Selain gejala-gejala di atas, odinofagia, disfonia, batuk, rasa penuh dan tekanan pada
telinga dan gejala sistemik seperti asthenia, malaise dan demam juga dapat terjadi. Beberapa
studi tentang frekuensi gejala-gejala RSA ini pada masyarakat menunjukkan adanya variabilits
yang besar.5-7 Kemungkinan terjadinya RSBA lebih besar ditandai dengan adanya tiga atau lebih
dari tanda dan gejala berikut:1
Sekresi nasal / adanya nanah dalam rongga hidung yang biasanya unilateral;
Nyeri lokal yang biasanya unilateral;
Demam > 38C;
Perburukan gejala / kemunduran setelah periode awal penyakit;
Peningkatan laju endap darah (LED) dan kadar C reactive protein (CRP).

Gejala RSA memiliki onset tiba-tiba yang khas, tanpa riwayat gejala rinosinusitis
sebelumnya.

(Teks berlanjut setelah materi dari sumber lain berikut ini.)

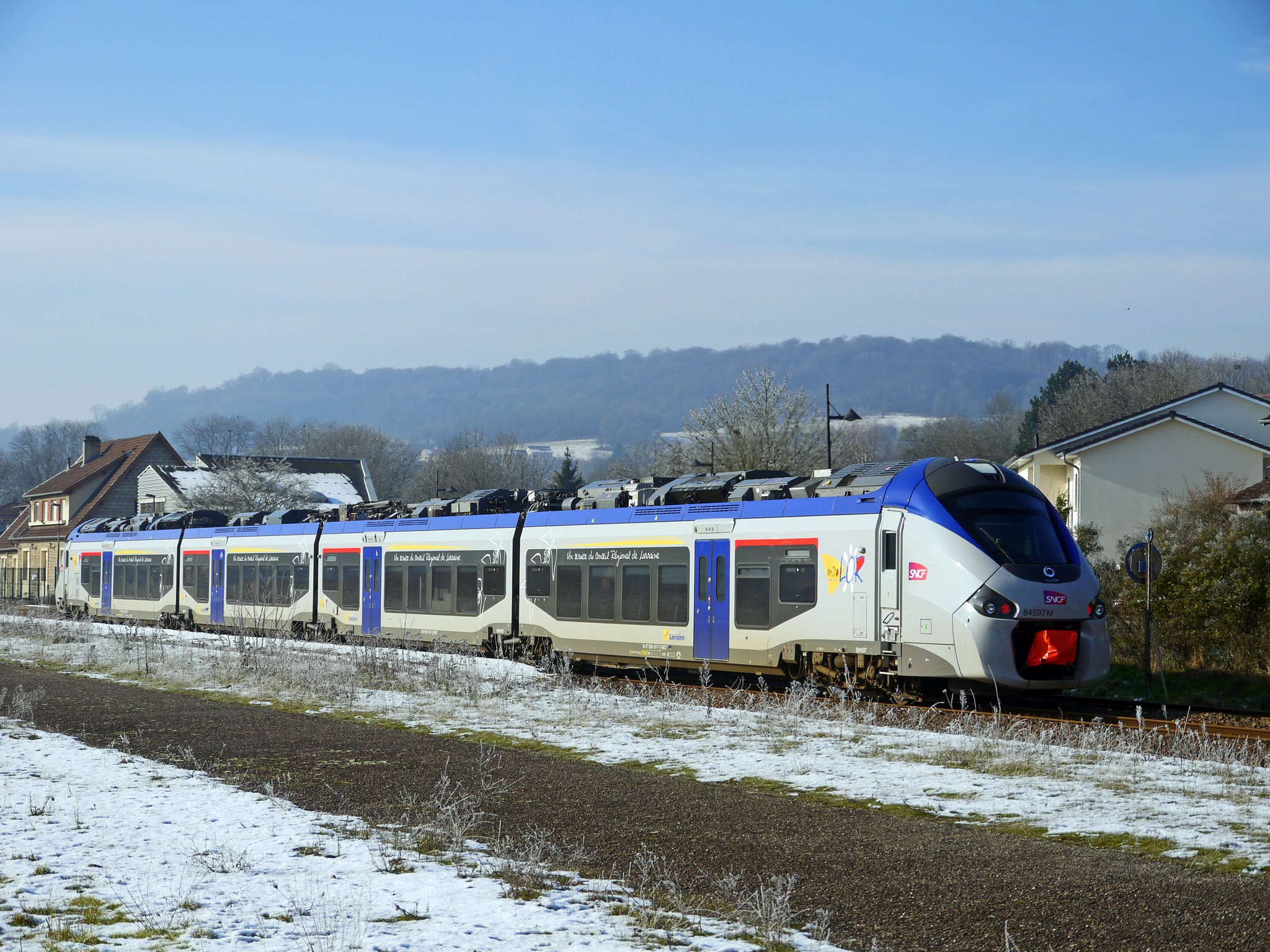 Régiolis en mode thermique en gare de Ludres sur une mission Nancy - Contrexeville

Dalam eksasesi akut rinosinusitis kronis (RSK), kriteria diagnostik dan pengobatan
sama dengan yang digunakan untuk RSA.1 Batuk, meskipun dianggap sebagai gejala yang
penting berdasarkan pedoman internasional, tetapi tidak menjadi salah satu gejala kardinal dalam
dokumen ini. Namun pada populasi pediatrik, batuk diidentifikasi sebagai salah satu dari
empat gejala kardinal, bukan gangguan penciuman.1,8
Obstruksi hidung merupakan salah satu gejala penting dari RSA dan harus dievaluasi
bersama dengan keluhan lain pasien. Meskipun metode evaluasi obyektif obstruksi hidung
seperti rinomanometri, aliran inspirasi puncak hidung dan rhinometri akustik jarang diterapkan
dalam praktek sehari-hari pada pasien dengan RSA, penelitian menunjukkan korelasi yang baik
antara gejala yang dilaporkan oleh pasien dan pengukuran obyektif yang diperoleh dengan
metode ini.1
Rhinorrhea yang purulen sering diinterpretasikan praktek klinis sebagai indikator infeksi
bakteri yang membutuhkan penggunaan antibiotisk.9,10 Namun, bukti-bukti untuk asosiasi ini
terbatas. Meskipun gejala yang tampaknya meningkatkan peluang positif terhadap kultur
bakteri, rhinorrhea yang purulen saja tidak mencirikan RSBA.11 Rhinorrhea yang purulen yang
kebanyakan unilateral dan adanya nanah di rongga hidung memiliki nilai prediktif positif hanya
50% dan 17%, masing-masing untuk kultur bakteri positif yang diperoleh dari aspirasi sinus
maksilaris.12 Oleh karena itu, adanya rhinorrhea yang purulen tidak selalu menunjukkan adanya
infeksi bakteri dan tidak harus dijadikan sebagai kriteria terisolasi untuk preskripsi antibiotik.11-13
Pengurangan indera penciuman adalah salah satu yang paling gejala sulit diukur dalam
praktek klinis dan biasanya dievaluasi hanya secara subyektif. Hiposmia dan anosmia
merupakan keluhan umum terkait dengan RSA, yang dapat dinilai dengan tes objektif yang
sudah tervalidasi dan skala subjektif menunjukkan korelasi yang baik. 14,15 Penting bahwa tes
fungsi penciuman ini adaptasi melalui proses translasi, budaya dan sosial ekonomi digunakan di
populasi yang berbeda.16
Nyeri dan tekanan pada wajah umum terjadi pada RSA. Nyeri wajah atau gigi unilateral
dianggap sebagai prediktor sinusitis maksilaris akut.5,17 Keluhan sakit gigi pada gigi atas di
topografi sinus maksilaris menunjukkan hubungan yang signifikan secara statistik dengan
adanya kultur bakteri positif, dengan dominasi Streptococcus pneumoniae dan Haemophilus
influenza yang diperoleh dengan aspirasi sinus.18 Namun, dalam studi lain, nilai prediksi positif
dari gejala nyeri wajah yang unilateral untuk infeksi bakteri hanya 41% .17
Beberapa penelitian dan pedoman berusaha untuk mendefinisikan kombinasi dari gejala
yang paling tinggi menentukan probabilitas infeksi bakteri dan respons antibiotic. 1 Pada studi
oleh Berg dan Carenfelt, 7 adanya dua atau lebih temuan (rhinorrhea yang purulent dan nyeri
lokal yang kebanyakan unilateral, nanah dalam rongga hidung dan rhinorrhea yang purulen
bilateral) menunjukkan sensitivitas 95% dan 77% spesifisitas untuk diagnosis RSBA.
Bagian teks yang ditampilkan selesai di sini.